Em 1970, em entrevista à revista peruana Hablemos de Cine, Mario Handler definia a proposta do “cinema de quatro minutos”, recuperada alguns anos depois pelo colombiano Carlos Álvarez em “El tercer cine colombiano”, texto de 1975 que encontrava nessa duração o “tempo-chave” de uma “variante tática de um cinema subdesenvolvido”. Era preciso usar a precariedade de meios a favor de um cinema engajado na transformação. Nos filmes de breque do @tretanotrampo, a duração breve se alia a um mergulho ainda mais radical na precariedade: a aposta na autonomia dos registros elaborados pelos próprios trabalhadores é ao mesmo tempo uma condição do processo pandêmico e a garantia da invenção. É justamente nesse momento de precariedade total que as artes fílmicas descobrem uma possibilidade imprevista.  

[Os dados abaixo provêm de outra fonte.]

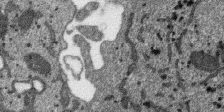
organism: Human
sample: Lung epithelial cells infected with SARS-CoV-2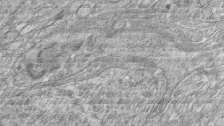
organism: Zebrafish
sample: synaptic ribbons in rod cells and cone cells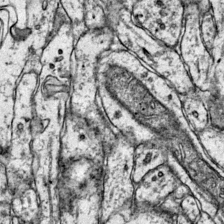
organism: Mouse
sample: Primary visual cortex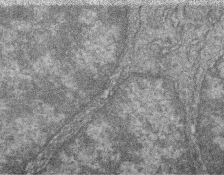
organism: Zebrafish
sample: Cilia; retinal pigment epithelium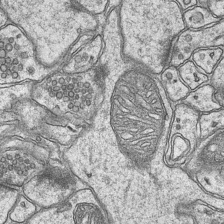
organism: Mouse
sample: CA1 Hippocampus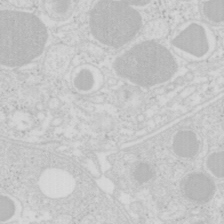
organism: Mouse
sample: Pancreas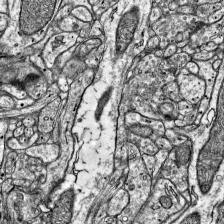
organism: Mouse
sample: Visual Cortex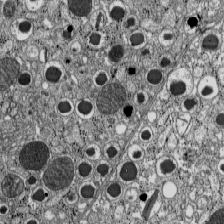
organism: C57BL Mouse
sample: Pancreatic islet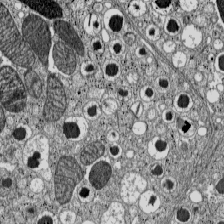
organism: C57BL Mouse
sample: Pancreatic islet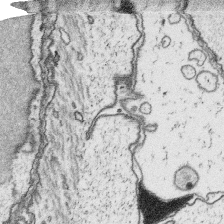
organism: Platynereis dumerilii
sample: Parapodia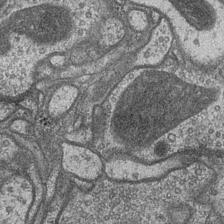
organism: Drosophila
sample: Optic medulla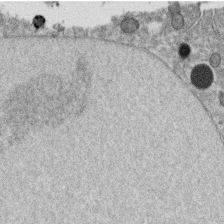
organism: C. elegans
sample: C. elegans oocyte; sperm cells

Para retomar o argumento de Ingá, enquanto, ao forjar sua retórica publicitária, o aplicativo Ifood se isola em um espaço hermeticamente fechado, sob os auspícios do estúdio, do preto e branco estilizado, dos acordes edificantes, e dos equipamentos de proteção – o plano final sempre garante o isolamento da filmagem, contrariado pelo zoom dos depoimentos –, os filmes do @tretanotrampo assumem o risco absoluto dessa precariedade a que os entregadores foram submetidos nas ruas e encontram, nessa decisão, um fôlego novo. Aqui predominam os espaços abertos, a variação das texturas, a elaboração visual e sonora singular do conflito por cada um. Noutro filme impressionante, todo composto a partir de selfies em movimento filmadas pelos trabalhadores, a economia egóica das redes sociais é contrariada por essas intervenções ao mesmo tempo belamente individuais e fortemente coletivas, pois dirigidas a forjar uma aliança possível no terreno da luta. No filme publicitário, o dono de restaurante com sotaque francês carregado enuncia: “Graças ao delivery, a única coisa que foi pra rua foram meus pratos”. Enquanto os aplicativos pregam o milagre da multiplicação anônima e automática das pizzas, esses filmes nos restituem a presença do corpo e da voz dos que se expõem todos os dias às intempéries mais brutais do capital e do vírus. A cada filme, os trabalhadores desmontam essa mágica da desincorporação e forjam, aqui e agora, um outro corpo coletivo.